# Breaking News - Maestro Levine is out for the season



## Almaviva (Aug 13, 2010)

Fall, spine injury. Fabio Luisi will be the principal conductor, including for some Sigfried performances. Derrick Inouye will also conduct Sigfried.

http://artsbeat.blogs.nytimes.com/2011/09/06/james-levine-withdraws-from-met-fall-season/?hp

The witches are active in the world of opera. Dead tenor, ailing maestro...

I wish Jimmy a prompt recovery.

What do you guys think will be the impact of this? Will Sigfried be any good?


----------



## Sid James (Feb 7, 2009)

Thanks for posting the NYT article. I know he's had health problems (through TC, a great resource on these things, we're a bit distanced from all this kind of stuff down here in Oz).

I think it may well be time for Maestro Levine to retire & just take life at a slower pace. He's definitely earned it. I don't know if he's got children & grandchildren or whatever, but I think whatever these circumstances, he's done a lot for classical music over the decades, esp. opera. I think he'd be wise to do himself justice & think of himself for a change, not his art or his fans or whoever. I know this is very difficult for an artist, but in terms of intensive jobs like doing _The Ring_, I think his career is over & probably better for him to rest and enjoy what he can of his older age/retirement...


----------



## mamascarlatti (Sep 23, 2009)

Sid James said:


> Thanks for posting the NYT article. I know he's had health problems (through TC, a great resource on these things, we're a bit distanced from all this kind of stuff down here in Oz).
> 
> I think it may well be time for Maestro Levine to retire & just take life at a slower pace. He's definitely earned it. I don't know if he's got children & grandchildren or whatever, but I think whatever these circumstances, he's done a lot for classical music over the decades, esp. opera. I think he'd be wise to do himself justice & think of himself for a change, not his art or his fans or whoever. I know this is very difficult for an artist, but in terms of intensive jobs like doing _The Ring_, I think his career is over & probably better for him to rest and enjoy what he can of his older age/retirement...

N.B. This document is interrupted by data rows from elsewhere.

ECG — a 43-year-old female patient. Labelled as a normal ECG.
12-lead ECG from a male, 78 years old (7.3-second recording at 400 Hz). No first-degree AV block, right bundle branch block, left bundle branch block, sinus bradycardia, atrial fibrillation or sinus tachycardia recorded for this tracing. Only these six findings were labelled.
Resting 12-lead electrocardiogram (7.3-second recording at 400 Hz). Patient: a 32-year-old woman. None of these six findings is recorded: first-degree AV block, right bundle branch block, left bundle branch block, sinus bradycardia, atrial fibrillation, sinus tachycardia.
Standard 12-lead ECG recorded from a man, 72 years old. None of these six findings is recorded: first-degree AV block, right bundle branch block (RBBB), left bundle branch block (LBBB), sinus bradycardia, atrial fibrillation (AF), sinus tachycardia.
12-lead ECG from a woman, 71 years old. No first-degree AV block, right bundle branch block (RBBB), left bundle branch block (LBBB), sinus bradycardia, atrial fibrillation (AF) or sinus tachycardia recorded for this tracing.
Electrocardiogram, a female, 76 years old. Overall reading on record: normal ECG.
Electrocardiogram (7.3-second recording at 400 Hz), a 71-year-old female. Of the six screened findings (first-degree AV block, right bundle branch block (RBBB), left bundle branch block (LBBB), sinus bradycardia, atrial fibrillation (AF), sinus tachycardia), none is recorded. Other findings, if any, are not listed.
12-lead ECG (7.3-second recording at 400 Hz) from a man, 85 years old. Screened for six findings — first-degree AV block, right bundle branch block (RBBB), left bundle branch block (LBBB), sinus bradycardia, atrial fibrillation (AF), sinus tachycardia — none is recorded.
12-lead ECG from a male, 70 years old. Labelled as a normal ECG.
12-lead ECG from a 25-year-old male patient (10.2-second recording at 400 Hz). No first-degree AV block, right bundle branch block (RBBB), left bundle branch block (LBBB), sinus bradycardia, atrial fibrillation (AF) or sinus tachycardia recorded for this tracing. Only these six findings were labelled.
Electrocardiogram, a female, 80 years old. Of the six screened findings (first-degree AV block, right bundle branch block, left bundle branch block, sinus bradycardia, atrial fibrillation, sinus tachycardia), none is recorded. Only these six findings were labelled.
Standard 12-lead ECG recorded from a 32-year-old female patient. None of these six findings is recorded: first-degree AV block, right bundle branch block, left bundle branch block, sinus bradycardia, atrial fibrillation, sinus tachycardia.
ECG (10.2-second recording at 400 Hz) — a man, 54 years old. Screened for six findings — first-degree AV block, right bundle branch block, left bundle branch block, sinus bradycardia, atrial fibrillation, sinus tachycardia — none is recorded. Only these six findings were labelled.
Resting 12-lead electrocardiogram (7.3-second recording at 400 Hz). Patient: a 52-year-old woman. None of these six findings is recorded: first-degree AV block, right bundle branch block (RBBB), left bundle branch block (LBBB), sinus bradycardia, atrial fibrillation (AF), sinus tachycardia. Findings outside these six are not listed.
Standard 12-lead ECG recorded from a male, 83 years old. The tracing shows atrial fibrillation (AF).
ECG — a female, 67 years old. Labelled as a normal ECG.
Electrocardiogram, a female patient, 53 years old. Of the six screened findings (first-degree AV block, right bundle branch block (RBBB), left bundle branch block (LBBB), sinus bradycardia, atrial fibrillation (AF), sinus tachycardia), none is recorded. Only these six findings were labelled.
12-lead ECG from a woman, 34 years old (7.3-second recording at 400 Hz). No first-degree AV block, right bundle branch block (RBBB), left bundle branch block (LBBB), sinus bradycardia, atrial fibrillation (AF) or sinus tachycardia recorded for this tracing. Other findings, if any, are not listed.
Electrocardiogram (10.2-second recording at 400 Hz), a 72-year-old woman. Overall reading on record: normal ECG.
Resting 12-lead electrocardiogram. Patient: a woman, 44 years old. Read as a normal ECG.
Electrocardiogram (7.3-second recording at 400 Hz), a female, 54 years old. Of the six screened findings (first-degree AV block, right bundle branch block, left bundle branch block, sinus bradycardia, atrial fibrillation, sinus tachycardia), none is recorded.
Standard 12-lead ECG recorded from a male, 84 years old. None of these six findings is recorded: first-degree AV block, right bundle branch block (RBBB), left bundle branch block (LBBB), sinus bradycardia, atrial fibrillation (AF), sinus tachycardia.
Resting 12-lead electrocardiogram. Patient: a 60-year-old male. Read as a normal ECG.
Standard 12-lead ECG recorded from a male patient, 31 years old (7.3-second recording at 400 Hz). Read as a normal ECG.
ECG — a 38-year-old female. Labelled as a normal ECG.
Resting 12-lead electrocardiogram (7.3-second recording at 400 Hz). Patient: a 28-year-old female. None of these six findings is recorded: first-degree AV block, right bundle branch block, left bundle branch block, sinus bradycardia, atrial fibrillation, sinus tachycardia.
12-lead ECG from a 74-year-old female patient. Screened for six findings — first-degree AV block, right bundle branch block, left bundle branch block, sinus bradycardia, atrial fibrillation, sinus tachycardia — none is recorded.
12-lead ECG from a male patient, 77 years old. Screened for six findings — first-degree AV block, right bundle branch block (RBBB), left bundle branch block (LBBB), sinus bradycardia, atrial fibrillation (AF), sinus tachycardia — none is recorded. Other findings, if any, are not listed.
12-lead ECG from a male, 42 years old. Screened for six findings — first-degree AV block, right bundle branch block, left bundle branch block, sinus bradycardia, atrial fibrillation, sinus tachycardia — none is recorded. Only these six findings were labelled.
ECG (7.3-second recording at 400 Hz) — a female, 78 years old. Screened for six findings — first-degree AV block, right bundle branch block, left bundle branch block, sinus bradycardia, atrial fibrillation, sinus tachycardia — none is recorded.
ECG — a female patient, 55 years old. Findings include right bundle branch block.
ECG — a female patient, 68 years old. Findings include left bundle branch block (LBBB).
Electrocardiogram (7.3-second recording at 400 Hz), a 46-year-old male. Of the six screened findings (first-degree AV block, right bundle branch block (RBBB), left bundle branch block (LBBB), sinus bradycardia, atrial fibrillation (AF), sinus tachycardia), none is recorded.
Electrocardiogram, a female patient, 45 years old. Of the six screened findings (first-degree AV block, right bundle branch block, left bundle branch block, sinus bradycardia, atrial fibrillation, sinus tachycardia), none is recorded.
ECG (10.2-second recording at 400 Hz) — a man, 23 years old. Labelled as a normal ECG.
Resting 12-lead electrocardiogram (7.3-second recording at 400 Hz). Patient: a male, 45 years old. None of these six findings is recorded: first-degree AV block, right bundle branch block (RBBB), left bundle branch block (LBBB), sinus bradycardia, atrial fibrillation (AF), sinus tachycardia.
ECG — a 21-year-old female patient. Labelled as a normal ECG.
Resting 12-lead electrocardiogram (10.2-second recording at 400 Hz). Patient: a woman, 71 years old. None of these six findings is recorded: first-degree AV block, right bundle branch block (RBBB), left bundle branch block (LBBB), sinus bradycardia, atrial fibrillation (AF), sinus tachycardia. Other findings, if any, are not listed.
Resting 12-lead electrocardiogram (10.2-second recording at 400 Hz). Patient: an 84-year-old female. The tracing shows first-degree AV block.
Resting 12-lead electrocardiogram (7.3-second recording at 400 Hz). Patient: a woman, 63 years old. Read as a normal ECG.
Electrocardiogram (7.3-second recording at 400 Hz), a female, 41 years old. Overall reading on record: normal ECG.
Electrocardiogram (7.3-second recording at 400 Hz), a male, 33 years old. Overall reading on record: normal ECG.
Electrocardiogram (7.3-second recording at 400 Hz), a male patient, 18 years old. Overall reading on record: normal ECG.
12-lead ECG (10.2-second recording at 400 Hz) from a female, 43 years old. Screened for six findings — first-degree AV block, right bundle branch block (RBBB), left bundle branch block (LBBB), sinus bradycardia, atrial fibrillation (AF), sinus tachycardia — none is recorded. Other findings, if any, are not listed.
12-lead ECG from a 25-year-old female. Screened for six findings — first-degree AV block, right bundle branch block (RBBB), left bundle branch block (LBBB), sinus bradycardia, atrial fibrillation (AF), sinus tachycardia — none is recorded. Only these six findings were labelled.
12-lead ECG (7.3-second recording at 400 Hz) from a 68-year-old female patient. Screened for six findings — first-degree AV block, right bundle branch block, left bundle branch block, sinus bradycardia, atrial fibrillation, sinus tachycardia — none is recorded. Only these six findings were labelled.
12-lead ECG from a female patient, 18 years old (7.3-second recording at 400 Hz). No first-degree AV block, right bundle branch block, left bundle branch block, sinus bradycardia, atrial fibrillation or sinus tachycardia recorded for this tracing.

I suspect the problem is that he doesn't have anything outside his work - no family, spouse, children or whatever. So it must be so hard to walk away.


----------



## Sid James (Feb 7, 2009)

Thanks for telling me that,* mamascarlatti.* Well, it does make sense in that way. However, Maestro Levine could still be involved in music in many ways apart from being on the podium. I don't need to tell you or anyone here of these ways - eg. teaching, consultancy work, sitting on panels of music competitions, masterclasses, stuff like that. Or if he does want to still perform, maybe not do it full-time? I know he's a very good accompanist on the piano, he could go that way if he's able/inclined as well. But I can understand what retirement may mean for many artists - oblivion. By the same token, it's not really edifying to end up like the late Ella Fitzgerald, who was warned by doctors to give up performing and retire for her health (eg. preserve what little good health she had). She didn't, and ended up overworking herself and in her subsequent forced retirement was plagued by health problems associated with that. I don't envy our musicians in any part of the spectrum - classical or not - it can simply be gruelling, esp. for people who are world famous, like Maestro Levine (& a commonality between Ella & Levine is that they both had no children - even though the former had an adopted son - so I suppose they saw/see retirement as a kind of death)...


----------



## Almaviva (Aug 13, 2010)

Yes, this is very sad, I think maestro Levine lives for his music. Well, he will carry on as musical director at the Met, just won't be able to be on the podium. It is touching to see how the NY public loves him. Last time I saw him live, there was such a prolonged ovation when he walked into the pit! For someone whose live was overwhelmingly focused on his work like Nat said, he must crave those 5 minutes of applause. I suspect that once he stops conducting he'll get depressed and will die soon. Poor guy. I love him, and always felt a bit irritated when people criticized his conducting - while not perfect, he is in my opinion a darn good opera conductor who shaped up his orchestra and made of the New York Philharmonic the *second* best orchestra in New York City - quite an accomplishment, given the direct competition for musicians just across the plaza.


----------



## amfortas (Jun 15, 2011)

I too am sorry to see Maestro Levine sidelined for at least the near future. I hope he's able to return to conducting, at least for long enough to leave it on his own terms.

On a more mundane note, I can't help but wonder how this event will affect the marketing of the Met's Ring cycle. Though there are DVD and/or CD sets of this work that change directors or performers from one opera to the next, I don't know if there's a modern set that switches conductors midway through. Will such a change be so jarring as to leave this cycle without any artistic (or commercial) identity?


----------



## jflatter (Mar 31, 2010)

Oh I think that they will release the DVD but do it Bayreuth style. But yes it will be a strange ring. I have never heard Luisi do Wagner. Does anyone know what he is like in this repertoire?

On the Levine subject it does look like matters are coming to a head and that Luisi is heir apparent. However I am curious if our U.S. followers would be happy with Luisi as music director or would they prefer someone else?


----------



## HarpsichordConcerto (Jan 1, 2010)

Let see how this develops in terms of the artistic direction for the future, which is always difficult to assess from an outsider's viewpoint, as these prestigious positions involve as much politics as talent. James Levine has health problems for a while now as we all know.


----------



## World Violist (May 31, 2007)

This is bad news...as for the possibilities for Levine in retiring, it isn't like he'd have to give up the podium completely. Pierre Boulez, at 85-86, is still conducting, but on his own terms. He doesn't hold a position for any orchestra. He teaches and composes and all that stuff as well.

Were Levine to give up the Met, he could live a comfortable retirement while still conducting, teaching, whatever he likes. I'm sure that's probably not what he wants, given all the mention of his obsessive immersion in every detail, but if push comes to shove, it's the next best thing.


----------